(Beginning of Supplied data)

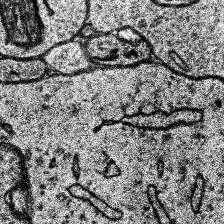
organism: Human
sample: Temporal Lobe
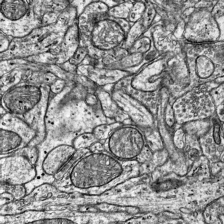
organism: Mouse
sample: Visual Cortex
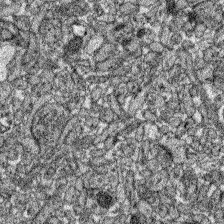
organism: Zebrafish
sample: Larval olfactory bulb
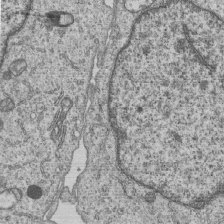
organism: Human
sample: MDA-MB-231 cells
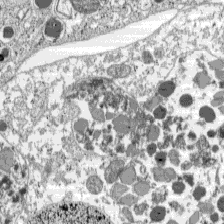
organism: C57BL Mouse
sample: Pancreatic islet
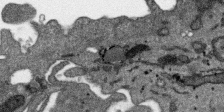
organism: Human
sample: Lung epithelial cells, uninfected (mock) control
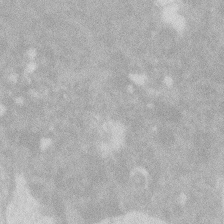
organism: Zebrafish
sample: Macrophage
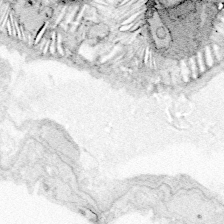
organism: Zebrafish
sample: Whole-Brain
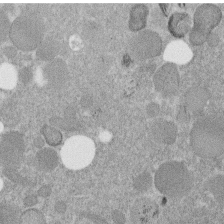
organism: C. elegans
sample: C. elegans embryo early stage
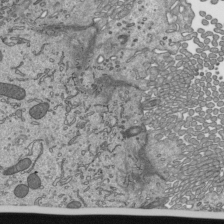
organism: Mouse
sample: Mouse epididymis efferent ductule cilia
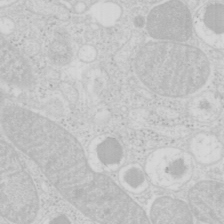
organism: Mouse
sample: Pancreas
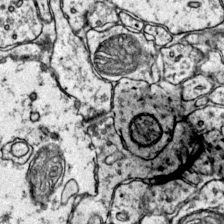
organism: Mouse
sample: Primary visual cortex
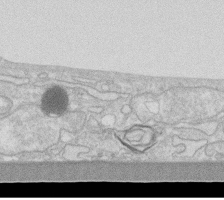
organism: Human
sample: Fibroblast cells
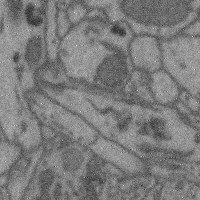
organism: Mouse
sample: Cerebral cortex
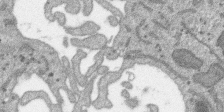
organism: Human
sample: Lung epithelial cells infected with SARS-CoV-2
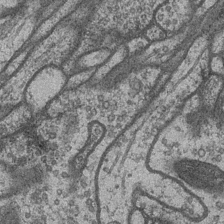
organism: Drosophila
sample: Optic medulla
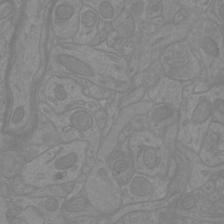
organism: Mouse
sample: Cortical neurons
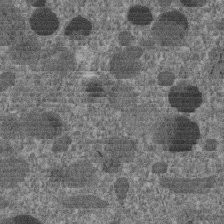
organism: C. elegans
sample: C. elegans embryo early stage
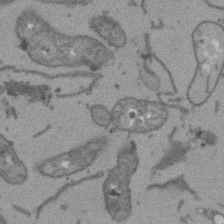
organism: Arabidopsis thaliana
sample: Root tip
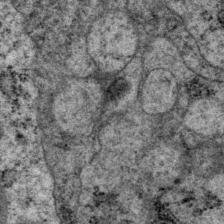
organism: P. pacificus
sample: Pharynx
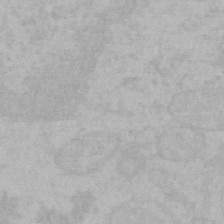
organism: Mouse
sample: Choroid plexus
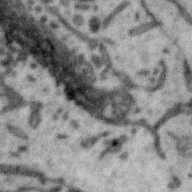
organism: Zebra finch
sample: Brain
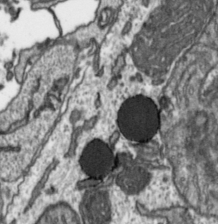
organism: Toxoplasma gondii
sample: Parasites in a vacuole inside a host cell
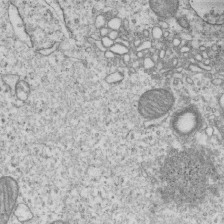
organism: Human
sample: MDA-MB-231 cells
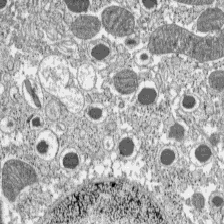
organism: C57BL Mouse
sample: Pancreatic islet
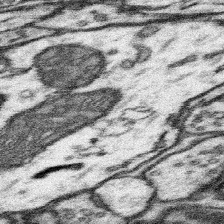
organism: Mouse
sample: Somatosensory cortex neuropil
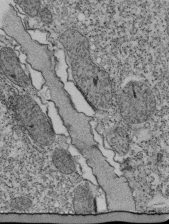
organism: Tetrahymena
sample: Cilia in tetrahymena
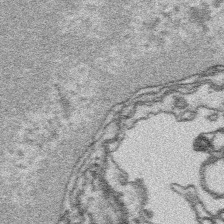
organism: Platynereis dumerilii
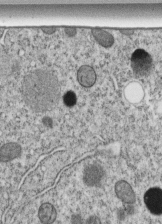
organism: C. elegans
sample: C. elegans embryo early stage
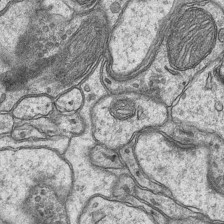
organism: Mouse
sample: CA1 Hippocampus
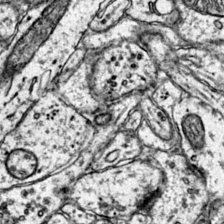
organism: Mouse
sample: Primary visual cortex
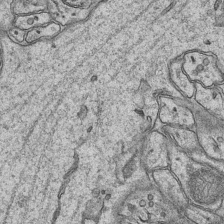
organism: Mouse
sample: CA1 Hippocampus
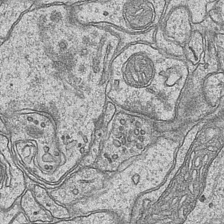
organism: Mouse
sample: CA1 Hippocampus
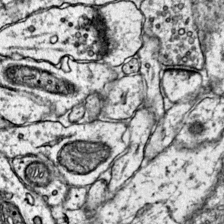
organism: Mouse
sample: Primary visual cortex
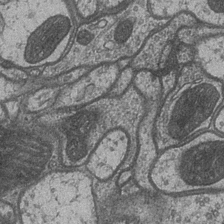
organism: Drosophila
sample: Optic medulla
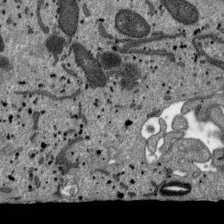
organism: Human
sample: Lung epithelial cells, uninfected (mock) control
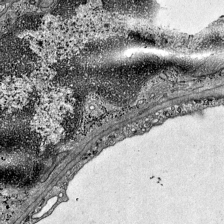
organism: Mouse
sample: Visual Cortex
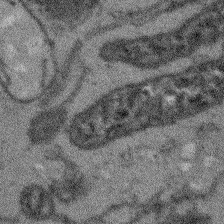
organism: Arabidopsis thaliana
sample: Root tip
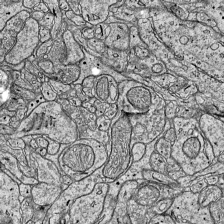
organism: Mouse
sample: Visual Cortex
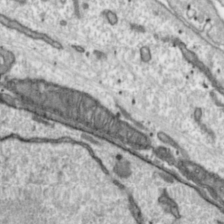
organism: Toxoplasma gondii
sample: Parasites in a vacuole inside a host cell
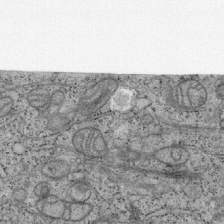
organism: Human
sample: HeLa cells
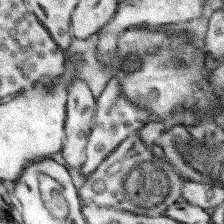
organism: Mouse
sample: Somatosensory cortex neuropil
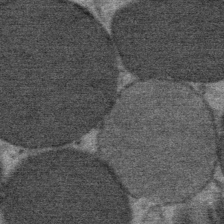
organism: Mouse
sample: Mouse Salivary gland
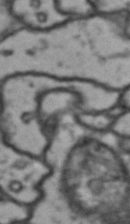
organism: Drosophila
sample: Brain
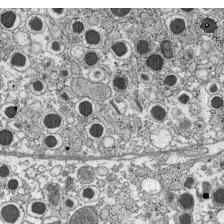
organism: C57BL Mouse
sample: Pancreatic islet
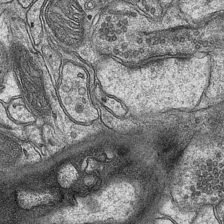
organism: Mouse
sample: CA1 Hippocampus
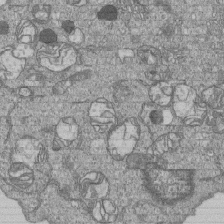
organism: Human
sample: MDA-MB-231 cells
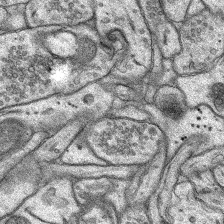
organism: Rat
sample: Hippocampus
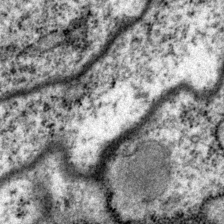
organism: P. pacificus
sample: Pharynx
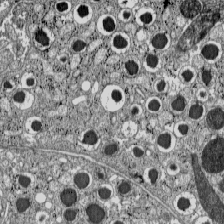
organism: C57BL Mouse
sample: Pancreatic islet
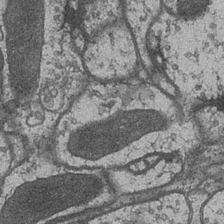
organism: Drosophila
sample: Optic medulla
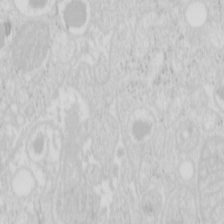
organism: Mouse
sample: Pancreas
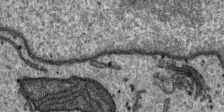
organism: Human
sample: Lung epithelial cells, uninfected (mock) control
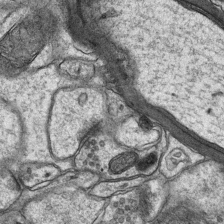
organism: Mouse
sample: CA1 Hippocampus
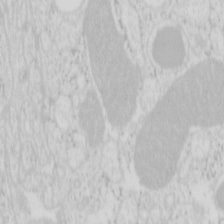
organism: Mouse
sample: Pancreas
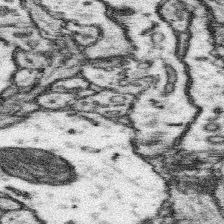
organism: Mouse
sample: Somatosensory cortex neuropil
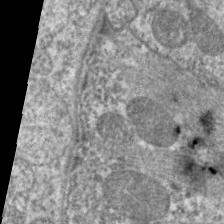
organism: C. elegans
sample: Pharynx
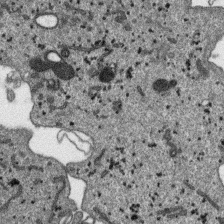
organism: Human
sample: Lung epithelial cells infected with SARS-CoV-2
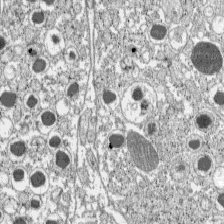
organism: C57BL Mouse
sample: Pancreatic islet
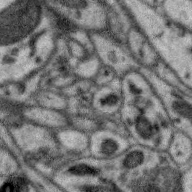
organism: Zebra finch
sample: Brain
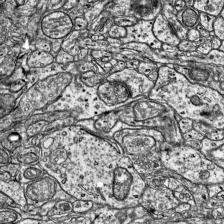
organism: Mouse
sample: Visual Cortex
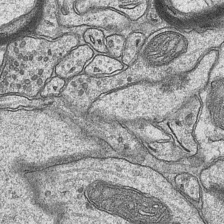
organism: Mouse
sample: CA1 Hippocampus
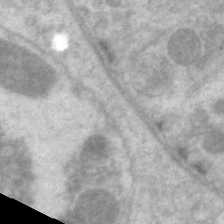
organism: C. elegans
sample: Pharynx
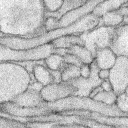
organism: Rabbit
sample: Retina
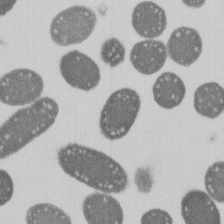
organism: E. coli
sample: Bacterial nucleoid
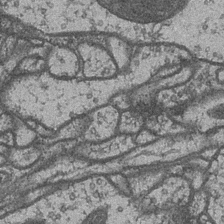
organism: Drosophila
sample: Optic medulla
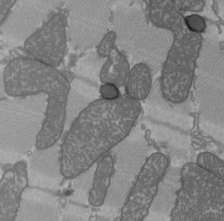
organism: C57BL Mouse
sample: Heart
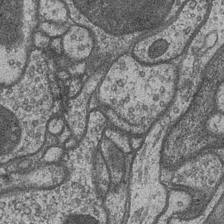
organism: Drosophila
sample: Optic medulla
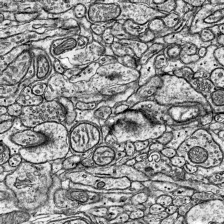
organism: Mouse
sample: Visual Cortex
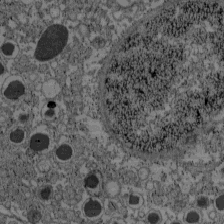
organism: C57BL Mouse
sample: Pancreatic islet
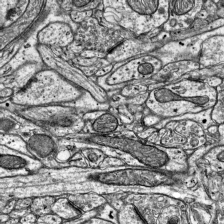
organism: Mouse
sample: Visual Cortex
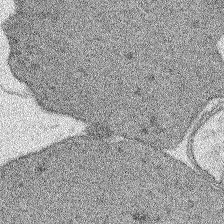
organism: Human
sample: HeLa cells
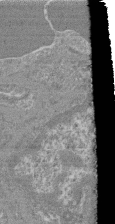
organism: Mouse
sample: Glomerulus
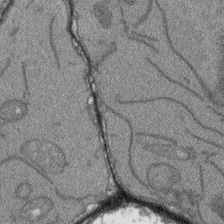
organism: Arabidopsis thaliana
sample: Root tip
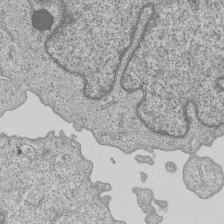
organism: Human
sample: MDA-MB-231 cells
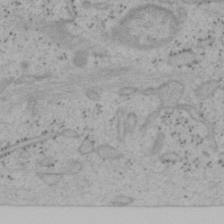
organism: Human
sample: HeLa cells
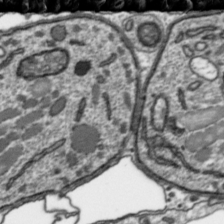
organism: Toxoplasma gondii
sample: Parasites in a vacuole inside a host cell
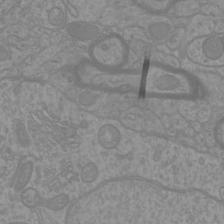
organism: Mouse
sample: Cortical neurons
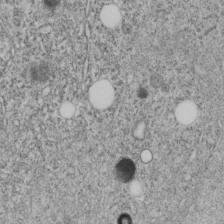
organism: C. elegans
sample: C. elegans embryo early stage
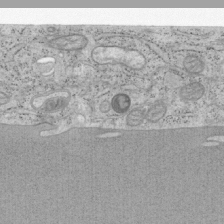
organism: Human
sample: HeLa cells
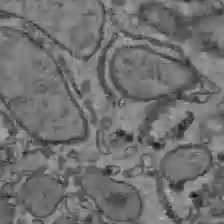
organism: C57BL Mouse
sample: Liver
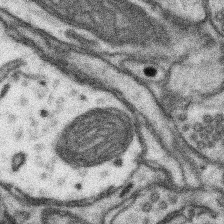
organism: Mouse
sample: Somatosensory cortex neuropil
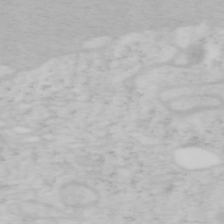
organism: Mouse
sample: OT-I killer T cells with ID8 ovarian cancer cells
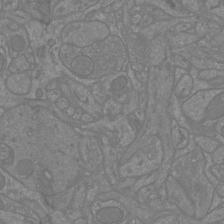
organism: Mouse
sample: Cortical neurons
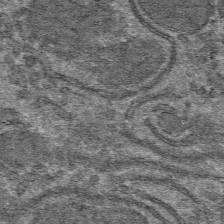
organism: Mouse
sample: Mouse hepatocytes
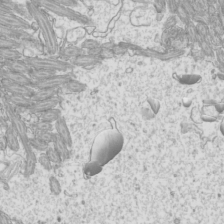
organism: Mouse
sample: Cilia; mouse epididymis
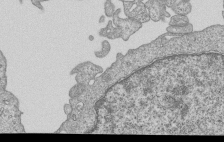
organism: Human
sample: MDA-MB-231 cells
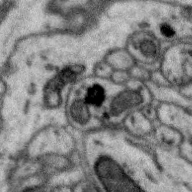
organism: Zebra finch
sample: Brain
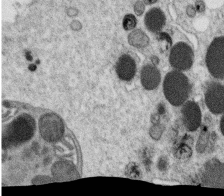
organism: C. elegans
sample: C. elegans oocyte; sperm cells
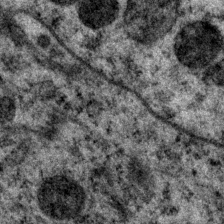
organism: P. pacificus
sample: Pharynx
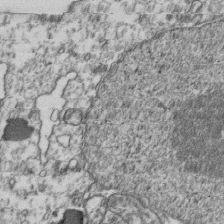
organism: Human
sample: Activated Jurkat CD4+ T cells
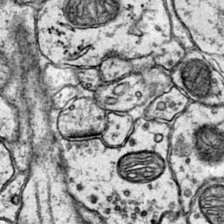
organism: Mouse
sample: Primary visual cortex
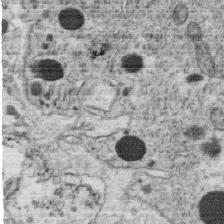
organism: C. elegans
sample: C. elegans oocyte; sperm cells
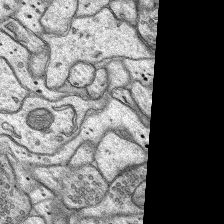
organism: Rat
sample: Hippocampus
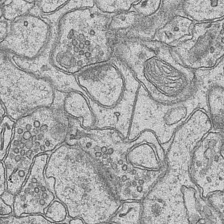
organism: Mouse
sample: CA1 Hippocampus
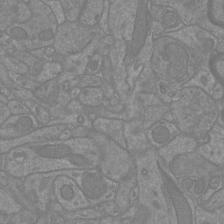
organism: Mouse
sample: Cortical neurons
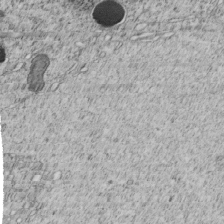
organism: C. elegans
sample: C. elegans embryo early stage
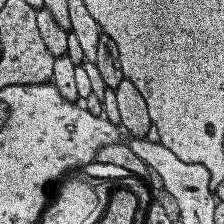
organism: Human
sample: Temporal Lobe
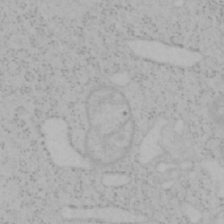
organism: Mouse
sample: OT-I killer T cells with ID8 ovarian cancer cells
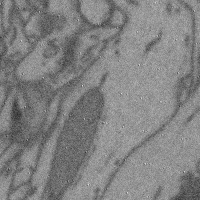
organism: Mouse
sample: Cerebral cortex
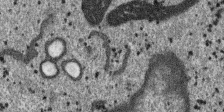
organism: Human
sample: Lung epithelial cells infected with SARS-CoV-2
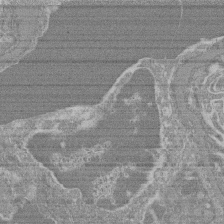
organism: Mouse
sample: Glomerulus
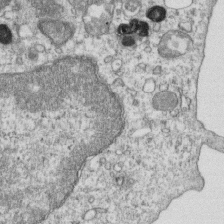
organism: Mouse
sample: Activated OT-1 CD8+ T cells
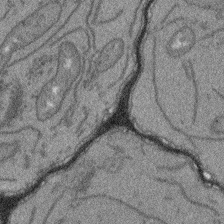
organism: Arabidopsis thaliana
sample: Root tip
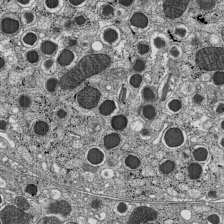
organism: C57BL Mouse
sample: Pancreatic islet
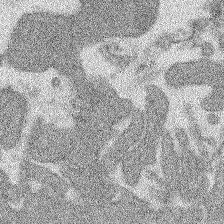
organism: Human
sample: HeLa cells
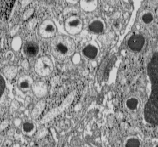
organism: C57BL Mouse
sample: Pancreatic islet
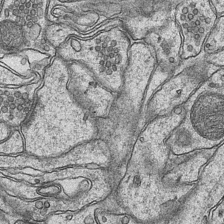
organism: Mouse
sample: CA1 Hippocampus
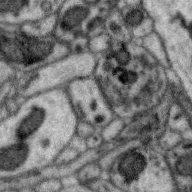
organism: Zebra finch
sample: Brain
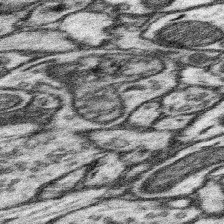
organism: Mouse
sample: Somatosensory cortex neuropil
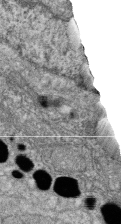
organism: Zebrafish
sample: Cilia; retinal pigment epithelium
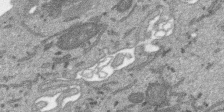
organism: Human
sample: Lung epithelial cells infected with SARS-CoV-2
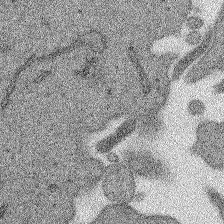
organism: Human
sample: HeLa cells
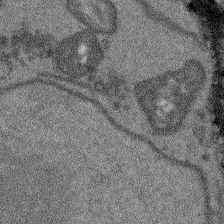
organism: Arabidopsis thaliana
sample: Root tip
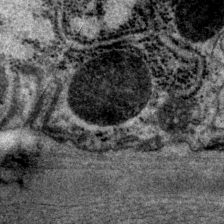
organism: P. pacificus
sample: Pharynx
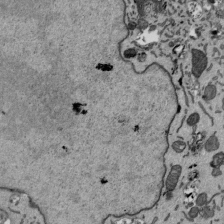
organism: Mouse
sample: ED-1 cell nuclei; centrioles
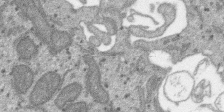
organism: Human
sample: Lung epithelial cells infected with SARS-CoV-2
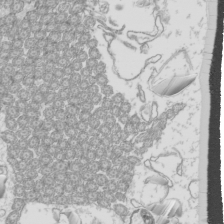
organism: Mouse
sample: Cilia; mouse epididymis
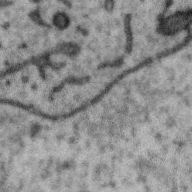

(End of Supplied data)

§ Task details
Nothing but the lines from the start of the records above through the line with "sample: Mouse epididymis" should be retyped, each exactly as written; leave out all pictures.

§ Task answer
organism: Human
sample: Temporal Lobe
organism: Mouse
sample: Visual Cortex
organism: Zebrafish
sample: Larval olfactory bulb
organism: Human
sample: MDA-MB-231 cells
organism: C57BL Mouse
sample: Pancreatic islet
organism: Human
sample: Lung epithelial cells, uninfected (mock) control
organism: Zebrafish
sample: Macrophage
organism: Zebrafish
sample: Whole-Brain
organism: C. elegans
sample: C. elegans embryo early stage
organism: Mouse
sample: Mouse epididymis efferent ductule cilia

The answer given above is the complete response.